All of the factors above mean advertisers could face pre-emptions sooner than the eight weeks before Election Day—the time frame known as the “protected period,” when TV stations are required by law to sell political ads at the lowest unit rate. “Unlike previous campaign years, the onslaught of political ads may not be confined to the third and fourth quarters,” the 4A’s memo reads.

President Bush is expected to raise $200 million during this election. Last week, Sen. John Kerry’s campaign said it raised about $40 million in the first quarter.

In the 17 so-called “battleground states”—Arizona, Arkansas, Florida, Iowa, Maine, Michigan, Minnesota, Missouri, Nevada, New Hampshire, New Mexico, Ohio, Oregon, Pennsylvania, Washington, West Virginia and Wis- consin—Bush has spent more than $15 million on ads so far, according to a March 25 study by the Wisconsin Advertising Project. Kerry has remained competitive, spending more than $11.5 million in those states. The political-interest groups are also targeting those states.

Florida in particular is expected to be chaotic this year. Not only was it disputed so notoriously in 2000, it also features a key Senate race this year, now that Democrat Bob Graham has vacated his seat.

“We have seen some early money which we had not anticipated, mainly with Bush [ads],” said Pam Barber, director of sales at WFOR-TV, the CBS affiliate in Miami. “We have to be very careful and consider our core and consistent advertisers.”

Barber said she is telling advertisers not to wait until the last minute to buy. “Obviously, the sooner they buy, the better off they are, but this year it is more so,” she said.

Advertisers are also wary of appearing alongside attack ads. The 4A’s memo cites the 2002 Senate race in South Dakota—in which Republican John Thune narrowly lost to Democratic incumbent Tim Johnson—as having the “highest number of negative ads of any statewide race to date.” That state is a hot spot again this year, as Thune runs against Senate minority leader Tom Daschle. Daschle alone is expected to raise $10 million.

“The ads will be a little more negative than we have seen in the past, and they are probably going to increase the feel of clutter,” said John Muszynski, managing director of investment and operations at Starcom in Chicago.

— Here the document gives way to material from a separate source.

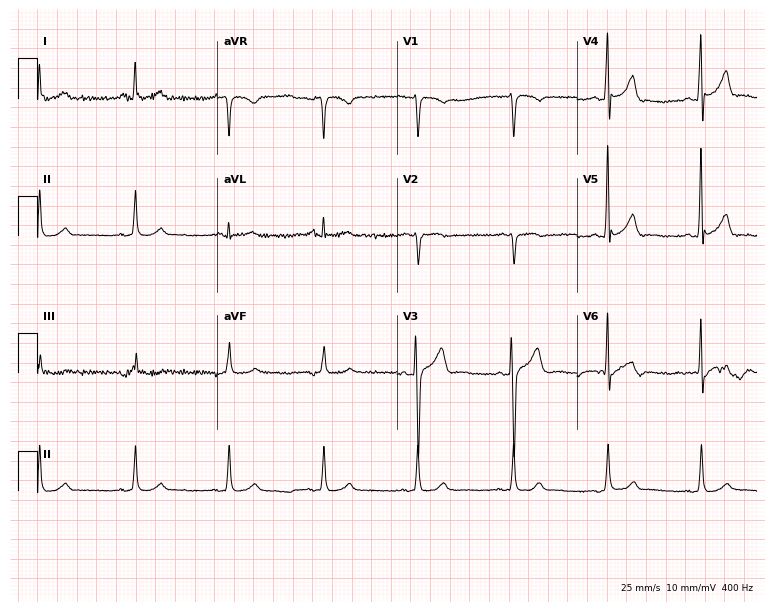
12-lead ECG from a 62-year-old male (7.3-second recording at 400 Hz). Recorded interpretation: within normal limits.

Muszynski said it is not always possible to schedule around the cluttered period in September and October. That time frame is a busy retail season, for example, as children head back to school. “It is so difficult to schedule away from that period,” Muszynski said.

Bob Liodice, president and CEO of the Association of National Advertisers, said marketers are sophisticated enough to plan around that window. “I don’t think that six weeks is going to make a very big difference from a ‘television management strategy’ for marketers,” he said, adding that they can rebalance with other media vehicles.

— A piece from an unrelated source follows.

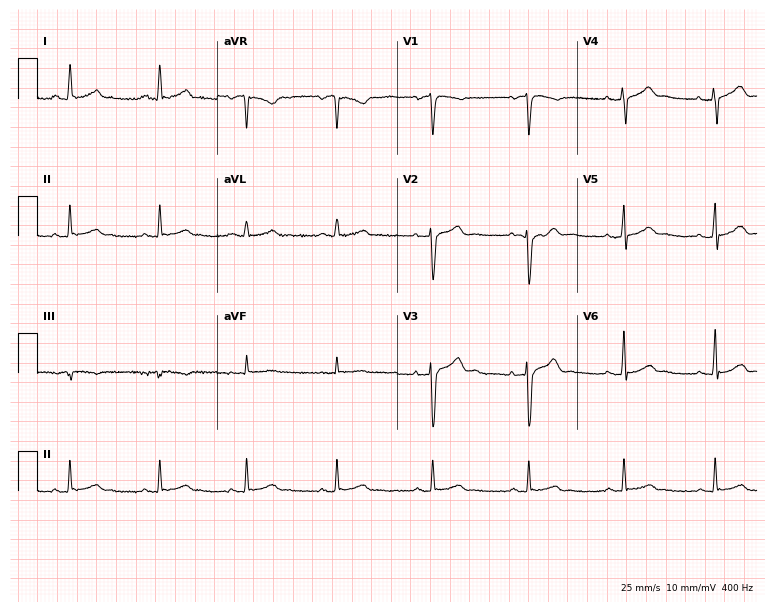
Standard 12-lead ECG recorded from a man, 38 years old (7.3-second recording at 400 Hz). Read as a normal ECG.

Bruce Silverman, president of WongDoody in Los Angeles and former president of the government division of Western International Media (now Initiative), said car dealerships, fast-food restaurants and local retail stores will suffer the most. “They will be strapped, paying more and more, and once you are in the protected period, the station is obligated to give the lowest unit rate to the candidate, so it can result in pre-emption,” Silverman said. “It is very difficult for a station to shut out a candidate. The last thing they want to do right now is piss off candidates, given the scrutiny over media consolidation and fairness.”

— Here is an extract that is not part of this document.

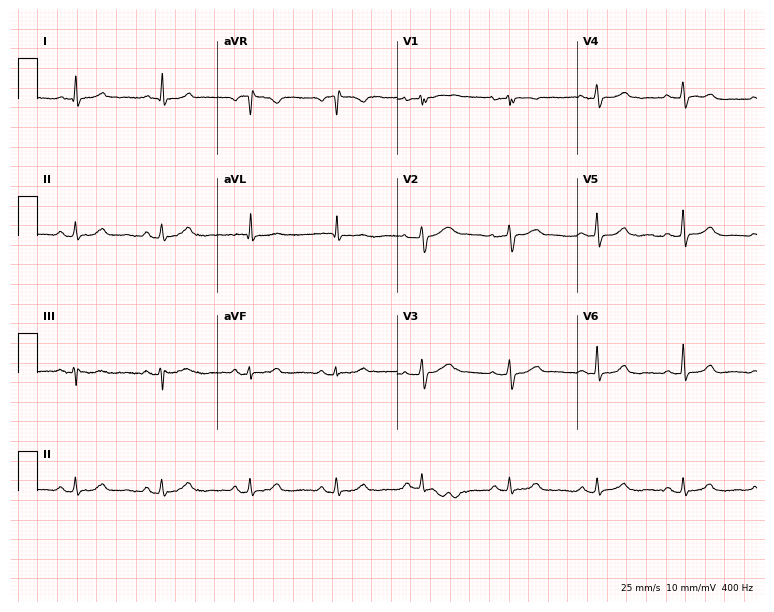
ECG (7.3-second recording at 400 Hz) — a 64-year-old female patient. Screened for six findings — first-degree AV block, right bundle branch block (RBBB), left bundle branch block (LBBB), sinus bradycardia, atrial fibrillation (AF), sinus tachycardia — none is recorded. Only these six findings were labelled.
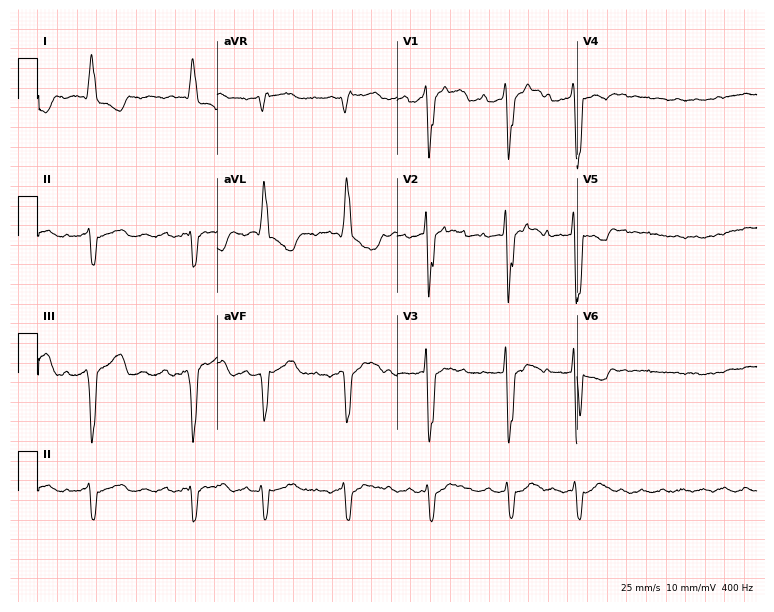
ECG (7.3-second recording at 400 Hz) — a 76-year-old man. Screened for six findings — first-degree AV block, right bundle branch block, left bundle branch block, sinus bradycardia, atrial fibrillation, sinus tachycardia — none is recorded. Other findings, if any, are not listed.

Kathy Crawford, president of local broadcast at MindShare, said she is not yet convinced the sky is falling. “My concern is that stations are going to overestimate the amount of political money and overcharge anyone walking in the door because they are anticipating a sellout based on political money,” Crawford said. “Television advertising is just like the stock market. We could all end up spending too much for inventory that may in fact not be sold out. Right now it’s a guessing game.”

Muszynski said he sees some hope. “I believe the fact that this is starting earlier is helping the situation, because while spending is up, you will spread it out over time,” he said. “For every dollar that is being spent now, it will take away from the total volume that would be felt in the eight weeks prior to the election.

“I am not saying we are not going to have a problem here. But that is the only silver lining I can find right now.”